Halliburton reported a profit of $739 million, or 80 cents a share, up from $480 million, or 53 cents a share, a year earlier. The latest period included a penny in restructuring-related costs. Revenue climbed 35% to $5.94 billion, which set a new company record.
Analysts polled by Thomson Reuters most recently forecast earnings of 74 cents a share on revenue of $5.71 billion.
Much of the quarter’s success is attributed to activity in North America, where high crude prices, producers’ healthy balance sheets and easy capital have fueled a rush to unlock unconventional onshore oil reserves, including shale formations.

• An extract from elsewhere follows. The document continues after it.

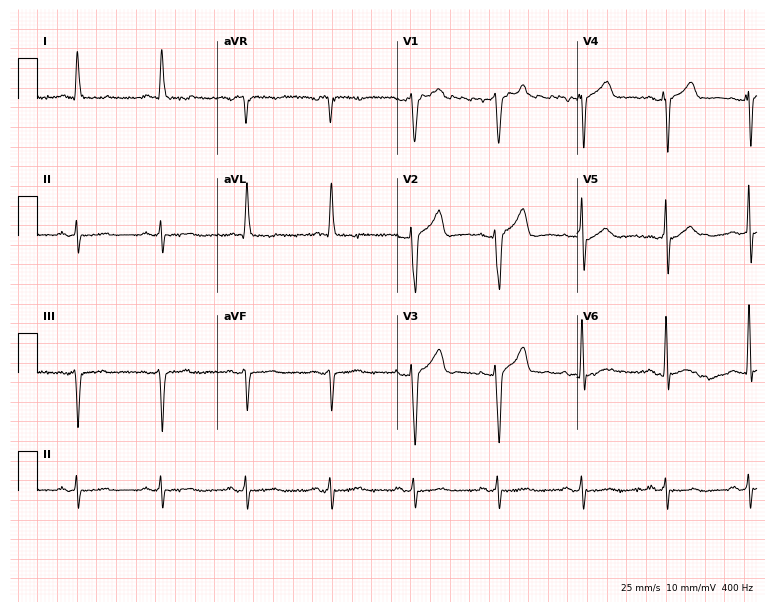
Resting 12-lead electrocardiogram (7.3-second recording at 400 Hz). Patient: an 82-year-old male. None of these six findings is recorded: first-degree AV block, right bundle branch block, left bundle branch block, sinus bradycardia, atrial fibrillation, sinus tachycardia. Only these six findings were labelled.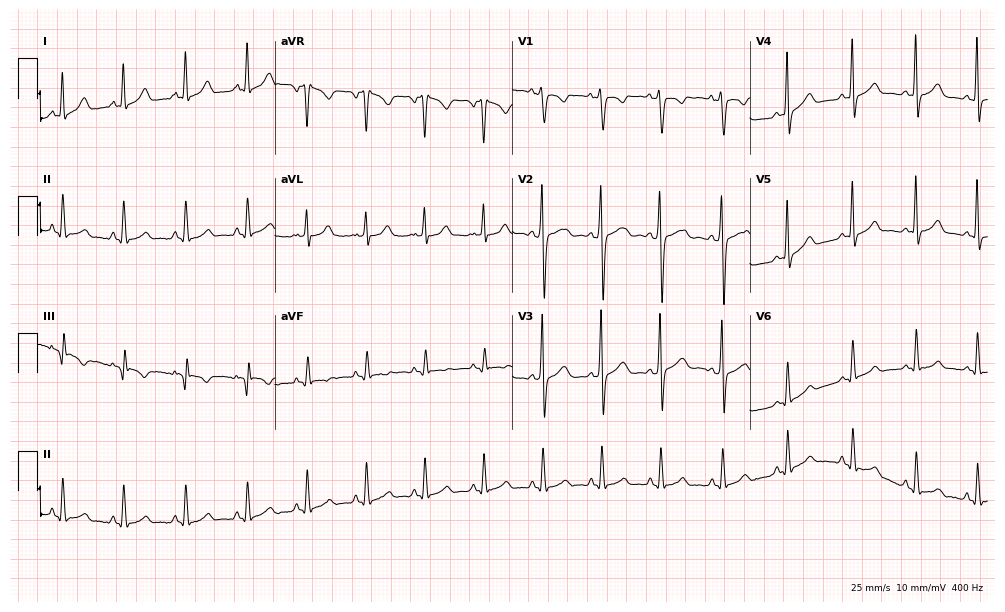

Natural gas drilling in North America, though down 2% in the quarter, remained “relatively resilient, spurred by the increase demand for power generation due to the substitution of natural gas for coal and harsh summer temperatures in various regions,” Lesar said. Though Halliburton remains “a bit cautious” on natural gas drilling, the company’s move to reduce prices in order to keep customers drilling has been fruitful, he said.
Halliburton also cited an uptick in work in the U.S. Gulf, winning service contracts for eight of the 18 deepwater wells that have been permitted since U.S. regulators lifted a ban on such drilling in February. The ban was enacted in response to last year’s Deepwater Horizon explosion, which killed 11 workers and touched off the worst offshore oil spill in U.S. history. Halliburton provided cementing services for the well the Deepwater Horizon was drilling for BP PLC (BP, BP.LN).
Lesar cautioned, however, that the pace of new drilling permits has slowed and once the current backlog of work is complete, the Gulf of Mexico recovery could stall in the second half of the year.
Internationally, where recovery from recession has come more slowly for service companies than in North America, margins improved slightly.
“We are now seeing evidence that the international pricing is stabilizing,” Lesar said. “We believe that steady volume increases should be a precursor for overall international pricing to improve toward the end of the year.”
Delays in Iraq weighed on results, though Lesar said he expects profitability in the Middle Eastern country by the fourth quarter.
“We believe that Iraq will be one of the fastest-growing countries internationally in the coming years and that we will benefit significantly as a result of a first-mover strategy,” he said.
Lesar also said that while Halliburton is spending heavily in sub-Saharan Africa to establish operations in countries including Mozambique, Tanzania and Uganda, the efforts should “position us for many years of profitable operations going forward,” Lesar said.